There are some stories that may be apocryphal, but they’re too good not to be true. For example, a friend of mine worked in a lab that used marmots as experimental models for sleep research. This makes sense, since marmots are champion hibernators. However, there were some difficulties adapting them for laboratory use; one issue that my friend told me about is that marmots are also champion monogamists. The laboratory kept their marmots in standard single-occupant rack cages, but did not reckon on the uxorious urges of the monogamous marmot. Marmots would regularly break out, wrecking a cage in the process, and break into the cage of their partner, wrecking a second cage. The researchers would come into the lab and find a rack of expensive scrap metal, and wide-open cages inhabited by two smug-looking marmots. Marmots don’t want freedom; they want each other.
I was reminded about these hi-fidelity marmots by what’s been happening with my parents over the last few weeks. My parents have been married for fifty-something years, and for most of this time they’ve been inseparable. I can recall a few trips that my dad took without my mom to scientific conferences, but these were short and infrequent. Pretty much, where one went, the other went. It’s old-fashioned, but a lot of my mom’s identity is that she is my dad’s wife.
However, my dad’s Alzheimer’s disease is prying my dad away from my mom, and this is not good for her. My brothers and I have seen it coming, and have been trying to ease her into it. We regarded it as a great success when she went for a week-long trip to a college club reunion without my father. Lately, however, things haven’t gone so well.
My dad has spent almost the last two months in hospital and skilled nursing facility. My Mom couldn’t drive to go see him, and her short-term memory has deteriorated enough that she couldn’t take the bus by herself. So, she’s stayed at home. I or one of my brothers have been there most of the time, and she’s been taken to see her husband every other day or more. She watches as he is fed, or led through physical therapy, and she just crumbles with sadness at her beloved’s condition. Once she gets home, she is lost; absent her husband, an oppressive mental fog descends. She doesn’t know where he is, why he’s away, how long he’s been gone, when he’s coming back, whether he’s safe or wandering the streets of Santa Monica, whether she’ll ever see him again. She gets more and more upset ‘til she dissolves in tears, despite having one of her sons telling her over and over exactly what is happening. It is awful to see.
My mom’s husband is home now, so things seem to be a little better for her. She is beginning to realize (but definitely not accept) that things will forever be different. There will always be a nurse present (and threatening her sole possession of her husband), and while her husband’s body is home, he will never completely return.

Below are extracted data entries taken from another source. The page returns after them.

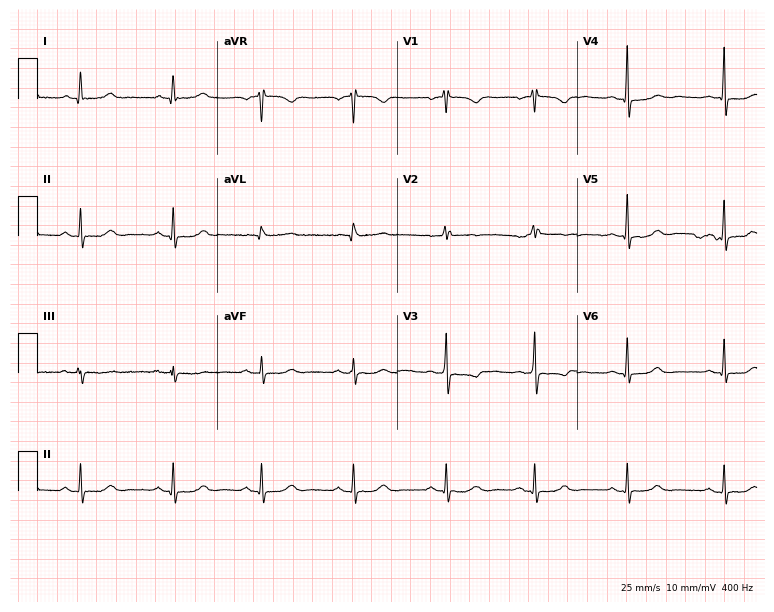
Electrocardiogram (7.3-second recording at 400 Hz), a 65-year-old female patient. Of the six screened findings (first-degree AV block, right bundle branch block, left bundle branch block, sinus bradycardia, atrial fibrillation, sinus tachycardia), none is recorded. Findings outside these six are not listed.
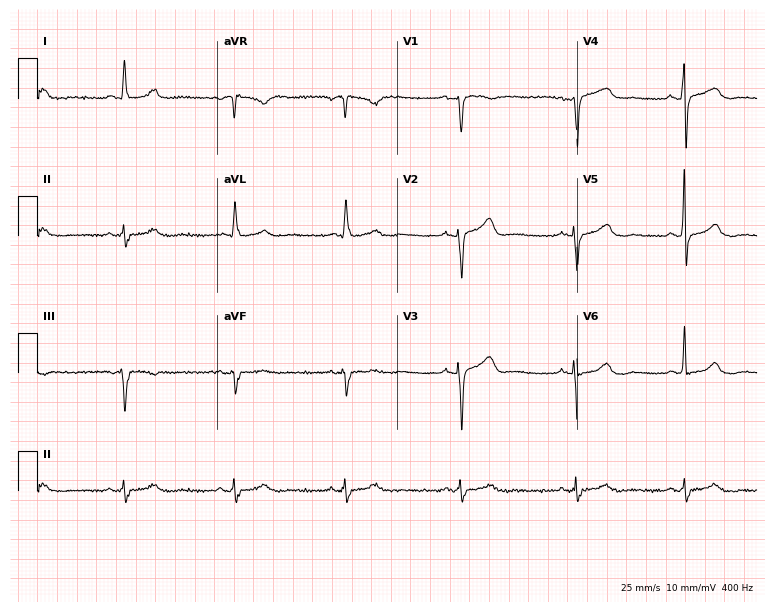
Electrocardiogram (7.3-second recording at 400 Hz), a female, 55 years old. Of the six screened findings (first-degree AV block, right bundle branch block (RBBB), left bundle branch block (LBBB), sinus bradycardia, atrial fibrillation (AF), sinus tachycardia), none is recorded. Only these six findings were labelled.
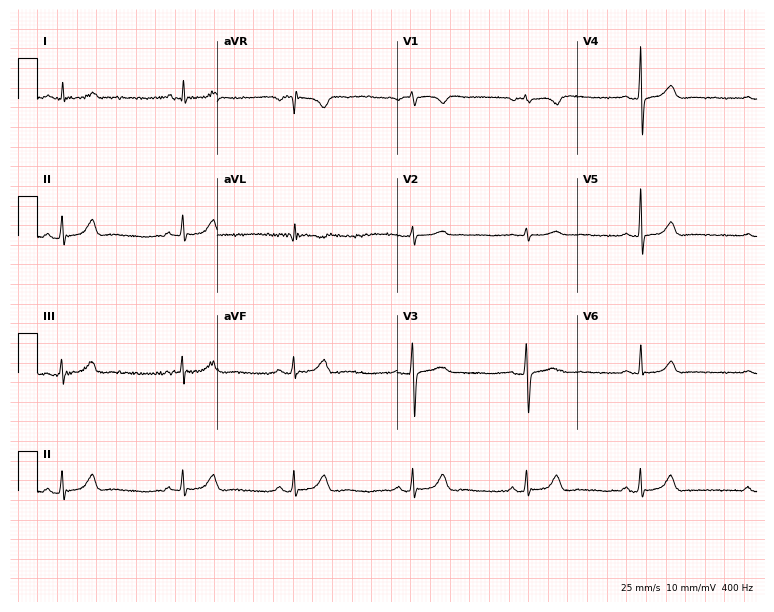
12-lead ECG from a female, 66 years old. Findings include sinus bradycardia (a sinus rate of 50 beats per minute or less).
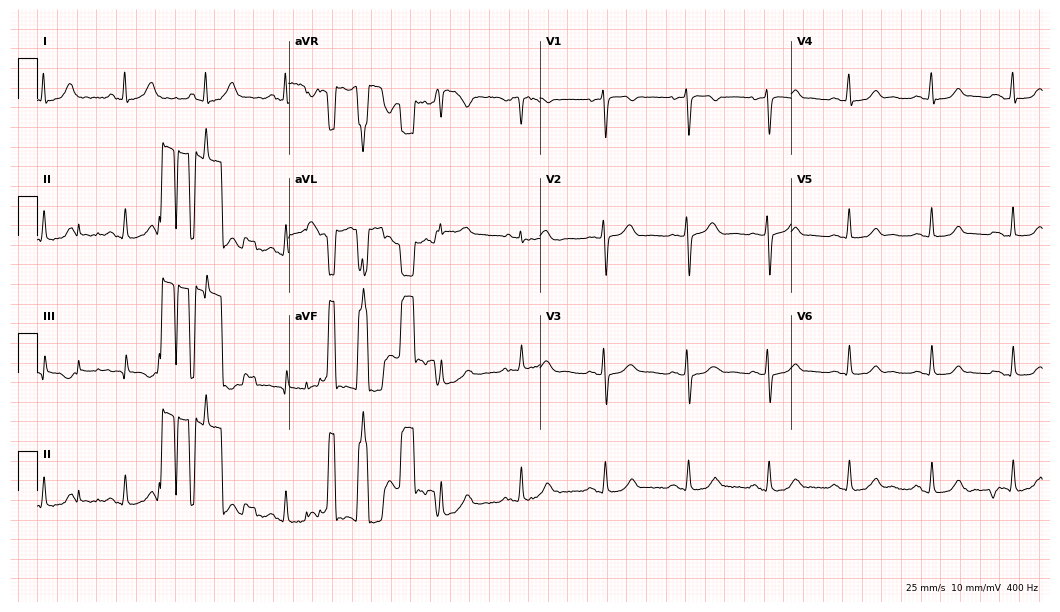
12-lead ECG from a 28-year-old female patient. Labelled as a normal ECG.

My mom’s identity used to be half made of her husband—a beautiful, lovely ideal for a marriage, and one that I ardently hope I can live up to in my own marriage. As that half of her identity crumbles and decays, we’re left watching the remainder of her psyche teetering. Out of devotion to her husband, she sometimes seems content to let everything go. Her children—and sometimes even she—know that she needs to recast herself, which is terrible hard work. The habits of fifty years are hard to break, and the marmotic urge that will move heaven and earth to be with one’s life partner is hard to resist. Too often what we know we ought to do, and what we actually end up doing, are diverging roads. My brothers and I are a bit on edge about which road my mom will steer us all down, and whether she’s even capable of steering at this point.

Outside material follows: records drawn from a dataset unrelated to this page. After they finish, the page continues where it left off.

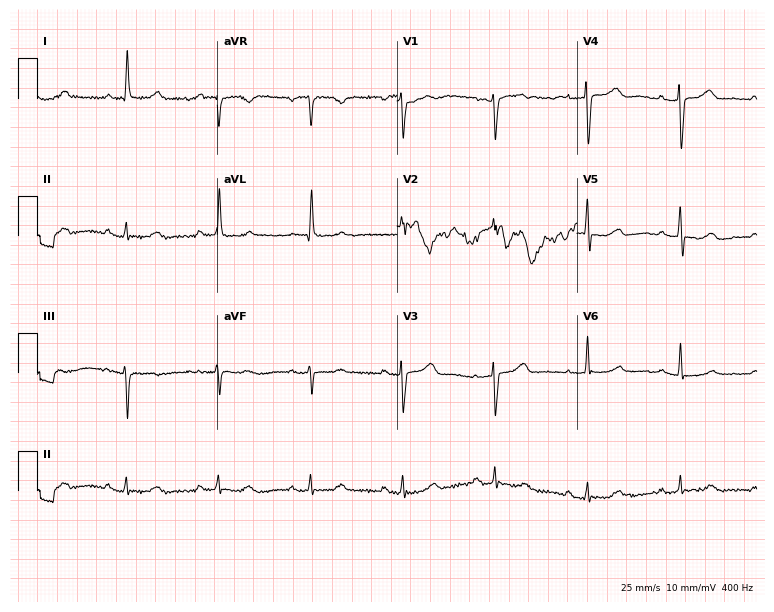
12-lead ECG from an 80-year-old female. No first-degree AV block, right bundle branch block, left bundle branch block, sinus bradycardia, atrial fibrillation or sinus tachycardia recorded for this tracing. Other findings, if any, are not listed.
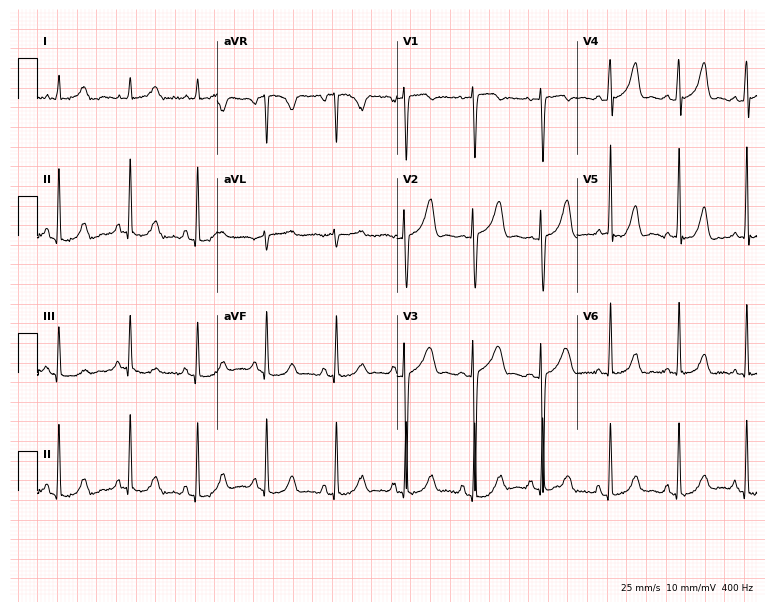
Standard 12-lead ECG recorded from a female patient, 35 years old (7.3-second recording at 400 Hz). Read as a normal ECG.
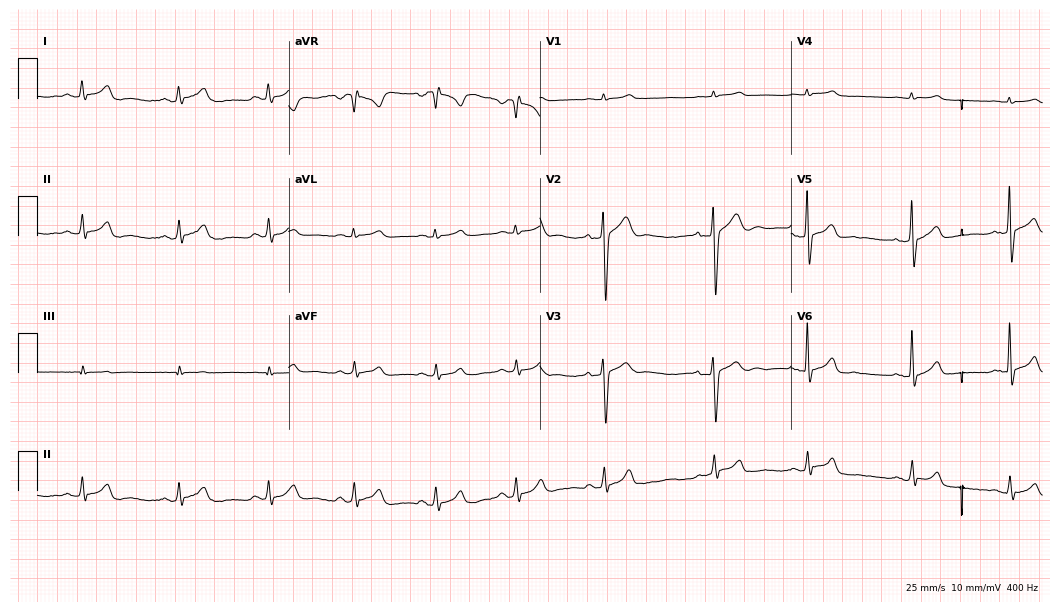
Resting 12-lead electrocardiogram (10.2-second recording at 400 Hz). Patient: a 25-year-old man. None of these six findings is recorded: first-degree AV block, right bundle branch block, left bundle branch block, sinus bradycardia, atrial fibrillation, sinus tachycardia. Only these six findings were labelled.
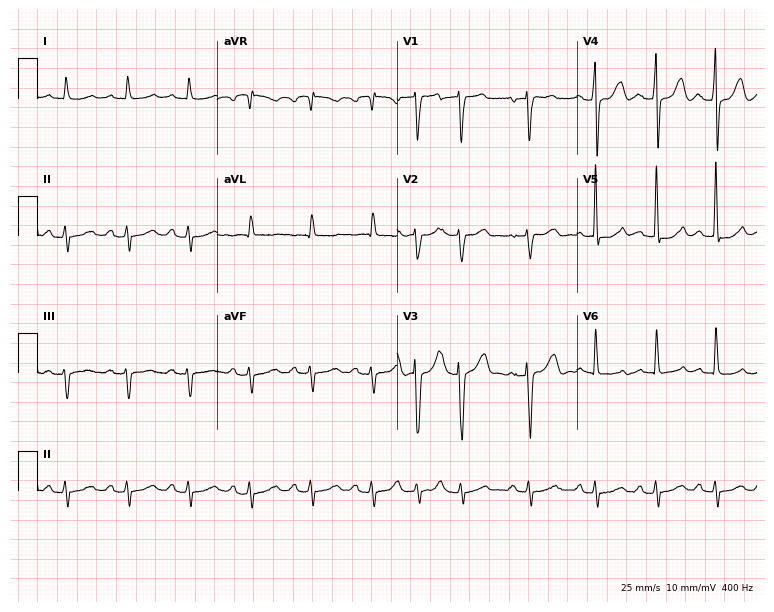
Resting 12-lead electrocardiogram. Patient: an 85-year-old male. None of these six findings is recorded: first-degree AV block, right bundle branch block, left bundle branch block, sinus bradycardia, atrial fibrillation, sinus tachycardia.
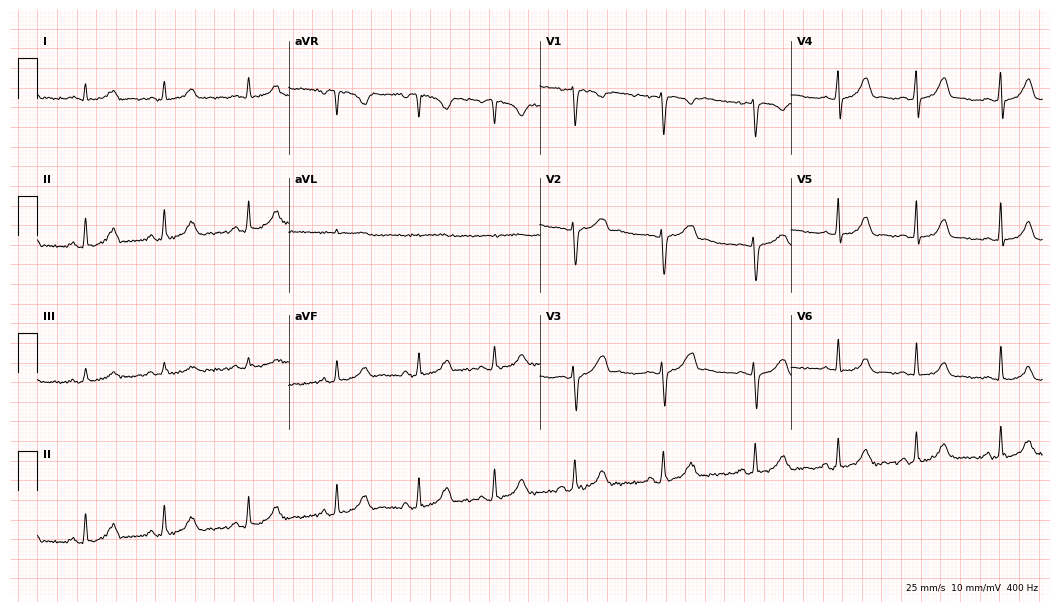
ECG (10.2-second recording at 400 Hz) — a female, 36 years old. Screened for six findings — first-degree AV block, right bundle branch block, left bundle branch block, sinus bradycardia, atrial fibrillation, sinus tachycardia — none is recorded.

I know another story about monogamous animals, considerably less cute than the tale of the marmots, and I know this one is not apocryphal because I saw it with my own eyes. There was a pair of birds that had just plighted their troth and set up their nest near our house in Sacramento. One of them, alas, got hit by a car then run over. Let me succumb to the fallacy of attaching human emotions to the actions of animals, and say that its partner was grieving—it wouldn’t leave the feathery blotch of roadkill, and flitted around it, maybe wondering why it wasn’t responding as it had just a few minutes ago. I was about to shoo it away, maybe move the corpse, when the inevitable happened. A car sped up the street, radio blaring and driver texting. The two birds, so recently together in life, were now together in two-dimensional death.
But, you know, who’s to say that’s an unhappy ending?